El curioso Thiers se detiene, en primer lugar, en las exploraciones consideradas especialmente peligrosas o pecaminosas por las iglesias establecidas, como la nigromancia o la esciomancia, que apelan a los muertos a quienes resucitan para que informen a las agobiadas personas que los llaman. Después habla de la geomancia, la hidromancia y la aeromancia, cuyo objeto es, respectivamente, la solicitud de respuestas a las señales de la tierra, del agua y el aire. Los signos del fuego se procuran a través de la piromancia, los de las manos mediante la quiromancia y los de las arrugas de la frente gracias a la metoscopia. También el sudor de las uñas puede ofrecer respuestas de importancia, si se utiliza la onicomancia. Se llega a búsquedas que pueden parecer estrambóticas, agrega el autor, debido a que no han faltado los desesperados que analizan la cabeza de los asnos con el auxilio de la cefalaiomancia.

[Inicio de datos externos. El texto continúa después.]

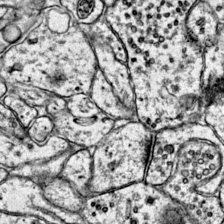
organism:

El repertorio continúa, pero lo visto es suficiente para considerar que ha existido, desde el principio de los tiempos, una permanente preocupación por saber sobre hechos que no han sucedido. En ocasiones las consultas buscan la solución de misterios del pasado, pero la abrumadora mayoría de las exploraciones se refieren a lo que ocurrirá en el porvenir. Como no hay manera de asegurar la marcha de las cosas, como solo existe seguridad sobre lo que se vive en un momento determinado, en unas horas que pasarán con rapidez sin que se hayan cumplido las necesidades de quienes experimentan la perplejidad de los asuntos pendientes, los hombres se aferran a métodos que, según esperan, permitan el control del miedo provocado por motivos sobre cuyo rumbo no tienen decisiones certeras. Limitados en el manejo de alternativas confiables, confinados en la precariedad de sus flaquezas, los hombres se echan en el regazo de las únicas fuerzas que los pueden sacar del atolladero: las potencias sobrenaturales y las fantasías desbocadas.